If you were unnerved over the holiday weekend by Animal Planet'due south special "Mermaids: The Body Found," take a deep breath. It's OK to go back in the h2o again, and you tin can quit eyeing your copy of "The Little Mermaid" suspiciously.

The two-hour plan is fiction, but it's presented in documentary mode, with actors playing scientists who claim to have establish the trunk of a mermaid on a Washington state embankment.

The channel admits this in a press release well-nigh the special, saying "the pic is scientific discipline fiction, using scientific discipline as a springboard into imagination."

Just that didn't stop some from being sucked in and believing what they saw.

Urban legends site Snopes.com added the "Mermaids" hoax to its site on Tuesday. The site began its posting by quoting an e-mail reading, in part, "In this documentary they showed a video that was taken from a male child'due south telephone on the embankment it shows a live mermaid. At present my father and I would similar to know if this video is existent. I don't similar to say that nosotros are suckers to everything we hear, but I am open up to new ideas."
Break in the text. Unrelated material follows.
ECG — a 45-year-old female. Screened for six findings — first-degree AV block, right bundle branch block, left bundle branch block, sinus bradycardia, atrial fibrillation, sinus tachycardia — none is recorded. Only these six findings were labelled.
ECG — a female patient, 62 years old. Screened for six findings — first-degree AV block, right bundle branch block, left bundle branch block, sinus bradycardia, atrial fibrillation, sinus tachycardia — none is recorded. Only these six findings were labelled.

Snopes.com creators Barbara and David P. Mikkelson quickly debunk the hoax, pointing out that "the program was non fact but rather speculative science fiction, and it included obvious CGI-produced video sequences."

The site also noted a necktie-in website, believeinmermaids.com, which features a faux bulletin claiming that the site has been seized past the U.South. Department of Justice and Homeland Security.
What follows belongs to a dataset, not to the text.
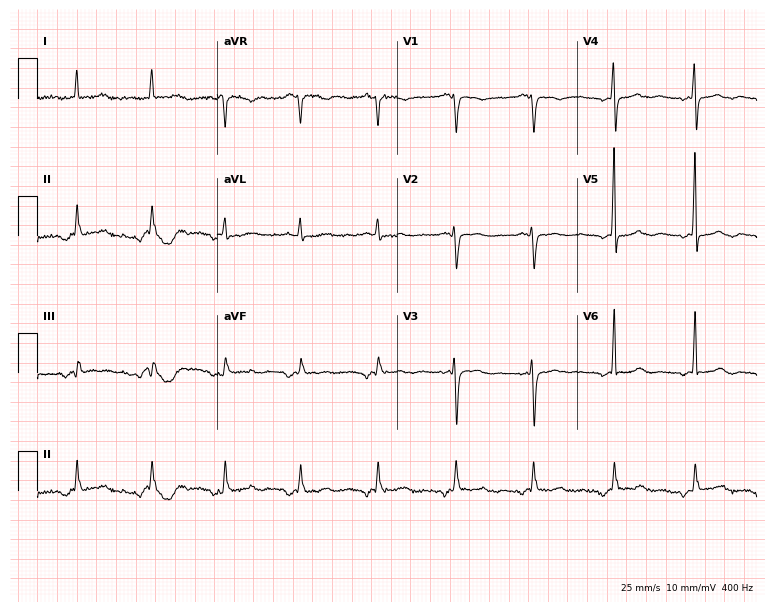
ECG (7.3-second recording at 400 Hz) — a female, 73 years old. Screened for six findings — first-degree AV block, right bundle branch block (RBBB), left bundle branch block (LBBB), sinus bradycardia, atrial fibrillation (AF), sinus tachycardia — none is recorded. Other findings, if any, are not listed.
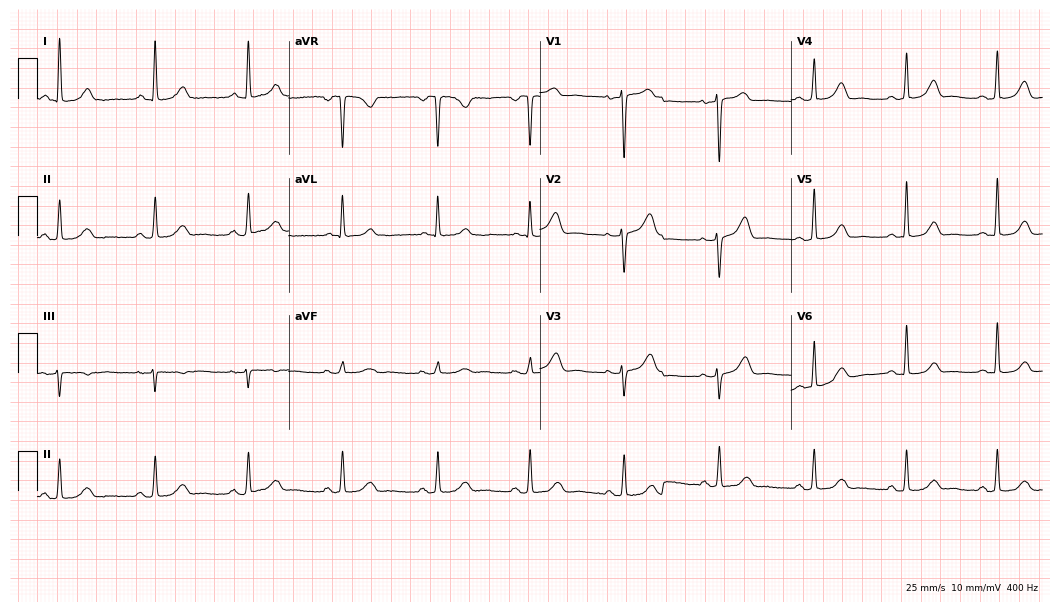
Electrocardiogram, a 58-year-old female patient. Of the six screened findings (first-degree AV block, right bundle branch block, left bundle branch block, sinus bradycardia, atrial fibrillation, sinus tachycardia), none is recorded. Only these six findings were labelled.

Others were in on the joke from the first. Tweeted Green Bay Packer Tom Crabtree, "If you believed one second of the Animal Planet's 'Mermaids' testify, and so turn around because Sasquatch is continuing behind you."

\"Mermaids: The Body Found\" will air again June 17.
\"Mermaids: The Torso Constitute\" will air again June 17. Animate being Planet / Today

The program aired in Australia in 2011, and the hoax was thoroughly debunked at the time by columnists there. Brad Newsome of The Sydney Morning Herald wrote at the time, "The version that I saw doesn't fifty-fifty do viewers the courtesy of admitting that it's fake until the credits are most to roll," and dismissed the "aquatic ape" theory, a real hypothesis first proposed in 1942 and presented in the bear witness, as "rather fringe." He also wrote, "People dear that sort of stuff, I go it. But it belongs on more than tabloid channels that don't have any pretensions of scientific or historical brownie."

"Mermaids: The Body Found" will air again on June 17 on Animal Planet.